/titanic-classification

🚢🤖 Classifying whether a passenger will survive on the titanic. My first Kaggle submission.

Primary LanguageJupyter Notebook

TitanicClassification

Classifying whether a passenger will survive on the titanic. This will be my first Kaggle submission.

Log

I'm beginning to keep a log of my progress each day.

Nov 6th

I then ran several classification algorithms (naive bayes, SVC, random forest), which I thought would perform well on a small dataset. The all gave varying results... ranging from 0.40 - 0.77 on the test sets accuracy.

I believe that one issue that I'm running into is how to handle missing data. The only two approaches I've tried were setting NaN values to 0 or setting them to their columns mean. After further inspection, I realized that 20% of the test set contains NaN values so I believe that is where I'm running into problems.

What is my solution? Well from researching online, I've found that I can use linear regression, KNN, and other means to predict the values of missing fields.

After testing with KNN to impute missing values on the test set, I was able to achieve... a whopping 74%! -3% than my best score... I guess I'll keep on trying.

Nov 8th

After exhaustively testing various machine learning algorithms with the currently formatted data that I have, my highest score that I was able to achieve was ~77% from the SVC classifier.

Therefore, I am going to try to experiment with that further by tweaking the hyper parameters and try to push to a higher score.

Nov 9th

After experimenting with setting various hyper parameters, I was not able able to get anything higher than my 77%. I finally caved in and looked up a solution. Following this tutorial I realized the importance of understanding the data I'm working with. They gave a much more in depth analysis of the data before using any sort of machine learning models. Despsite following the tutorial, I was only able to get to a 78% on kaggle.

Feature Extraction/Data Preprocessing

In regards to data preprocessing, I selected several columns that I felt would provide meaningful data to our classification algorithm.

I selected the following features

  • Pclass
  • Sex
  • Age
  • Fare_Per_Person

Running PCA on the dataset

Using almost all of the columns
Prior to performing PCA, the data was normalized. These were my results, (1 - Survivors, 0 - Non Survivors)

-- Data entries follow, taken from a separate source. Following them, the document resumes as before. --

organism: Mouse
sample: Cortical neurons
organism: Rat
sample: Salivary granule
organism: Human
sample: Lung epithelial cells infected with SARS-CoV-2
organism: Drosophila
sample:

Results by setting NaN fields to 0.

Current

Dropping rows that contain NaN fields.

Current

Random Forest Classifier

Attempt 1. Using a random forest classifier, I was able to achieve 96% accuracy on the train-split dataset with a 75/25 split. Sadly, I could only get between 0.70 - 0.75 on the test set. It could have been due to the way I preprocessed data and am handling missing values.

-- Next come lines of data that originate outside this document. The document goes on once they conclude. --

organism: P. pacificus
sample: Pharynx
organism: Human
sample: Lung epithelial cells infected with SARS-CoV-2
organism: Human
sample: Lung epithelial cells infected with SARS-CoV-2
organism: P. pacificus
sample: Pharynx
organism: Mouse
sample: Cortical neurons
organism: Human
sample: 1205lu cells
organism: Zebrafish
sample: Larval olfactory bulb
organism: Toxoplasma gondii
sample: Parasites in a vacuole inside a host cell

Attempt 2. Tried with more features and received worse results.

Decision Trees

As expected, this performed significantly worse than the random forest classifier. I ended up with results are ~62%.

SVC

With a support vector classifier, I was able to get a slight increase of +2% on my kaggle prediction at 77%. I trained it on the training set with NaN values set to their columns mean and the same columns were dropped, as described above.

Naive Bayes

Tested with bernoulli naive bayes and the results were around 76% on kaggle so I achieved about the same as the random forest classifier/SVC.

KNN

With nearest neighbors set to 5, I received poor results at ~40%.

Perceptron (NN)

As I had expected, the results achieved from the NN were significantly worse than the alternative solutions. From my understanding, I believe this is from the lack of data and that it's not linearly separable.